19. Mr. Visveswara, learned Counsel for the respondent made a valiant attempt to support the rate awarded by the trial Court. He pressed into service-before us, two reasons why the rate awarded by the trial Court should be upheld. In the first place, he contended that the overdraft facility had been utilised for digging a well, which proved a total loss, because the well did not hit the water. In the 2nd place he argued that the borrower's conduct had been fair and forthright as he had made substantial repayments even during the pendency of this suit. We do not, however, find any substance in either of these two reasons advanced by the learned Counsel.

20. There is nothing on record to show that any well was actually dug or that the expenditure incurred on the same by the respondent borrowed proved a loss, for the reason advanced before us. That apart, we do not think that the failure of the purpose for which the loan facility was extended for any reason not attributable to the conduct of the appellant-Bank would furnish a good cause for denying to the lender the agreed rate of interest. Equally untenable is the other reason advanced by Mr. Visveswara. The loan was advanced to the respondent as early as in the year 1976. The last instalment fixed for repayment of the amount was payable by 30.3,1981. No payment was however made by the respondent, even upto the year 1986, when the appellant- Bank was forced to file the suit for recovery of the outstanding amount. It was only after the suit had been filed, did the respondent, pay an amount of Rs. 2,04,792-50 ps as found by the trial Court. This payment as against an amount of over Rs. 6 lakhs, does not, in our opinion show either the borrower's anxiety to pay or his forthright conduct to entitle him to a lenient rate of interest. We say so particularly for the reason that the borrower did not have any financial , constraints which would possibly prevent him from liquidating the outstanding and within a reasonable time, instead of dragging on his feet for over 10 years. In para 9 of written statement the respondent borrower has clearly stated that the farm owned by him has 560 Areca plants and 1300 Coconut plants, and that by a modest estimate also the value of the property would be more than 'Rs.50 Lakhs. Besides the farm, the borrower owns a rice mill also. All these admissions therefore leave no manner of doubt in our mind that the financial position of the borrower was affluent enough to enable him to liquidate the outstanding amount within the estimated period of 5 years instead of delaying the same for nearly 2 decades now.

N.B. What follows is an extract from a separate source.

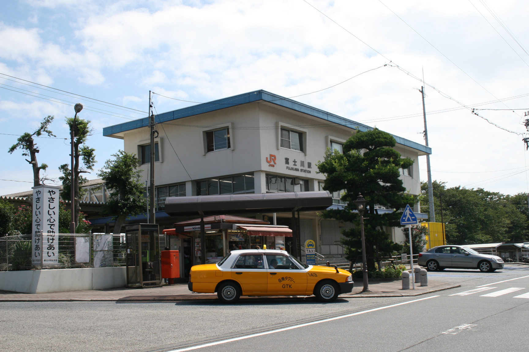 Fujikawa Station, a railway station in Fuji, Shizuoka, Japan
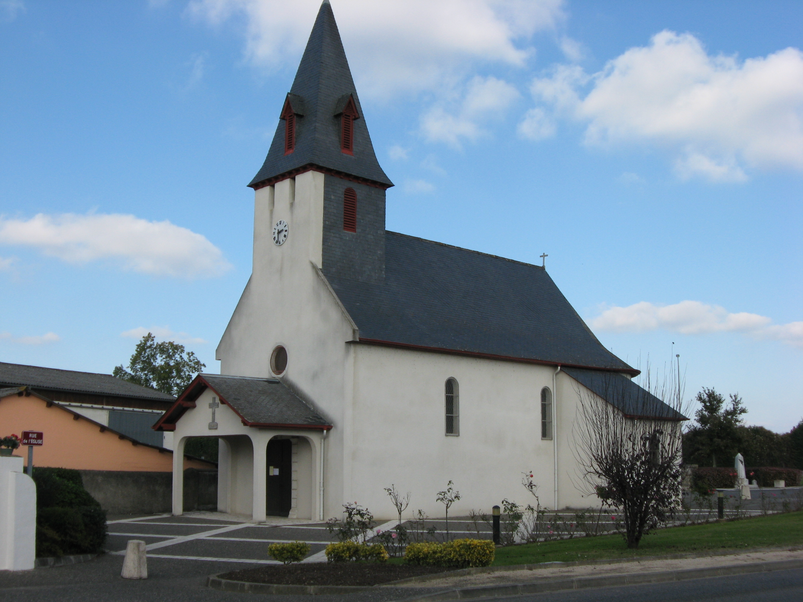 Eglise de Noguères (Pyrénées Atlantiques) Pyrénées).
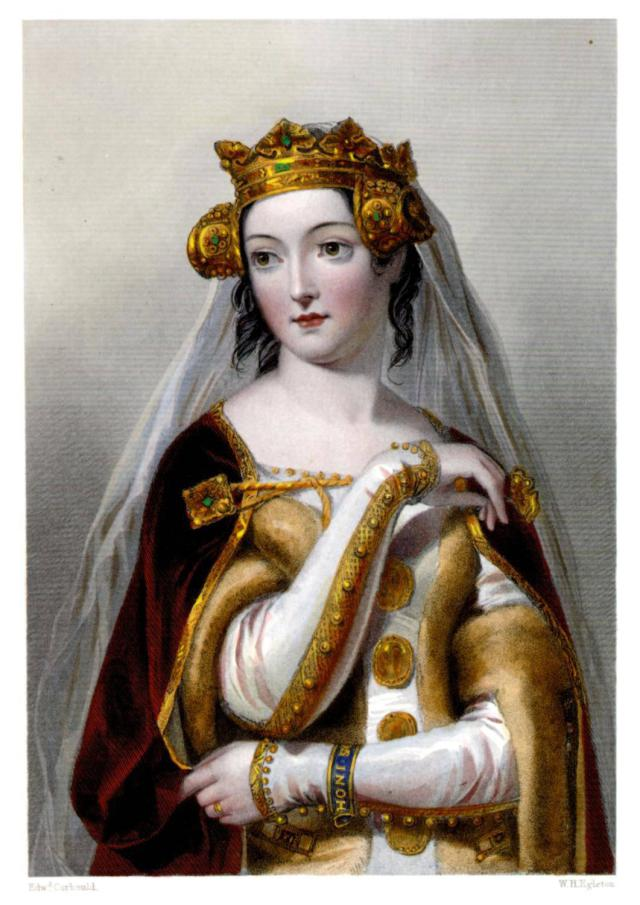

We therefore do not feel convinced about the borrower's so called honest and forthright conduct, so as to justify any interference by us with the contractual rate of interest stipulated by the parties themselves; nor was the trial Court's interference with the said rate warranted in the facts and the circumstances of the case.

21. In the result we make the following Order:-

The Appeal is partly allowed, the judgment and decree of the Court below in so far as the award of interest pre-suit, pendentelite and future is concerned is set aside; and the appellant held entitled to payment of interest @ 16.5% per annum with yearly rests up to the date of the institution of the suit. The appellant shall also be entitled to simple interest pendentelite and till realisation @ 16.5% per annum on the principal amount, decreed in its favour. Costs in the Appeal shall abide the result. A decree on the above term shall follow.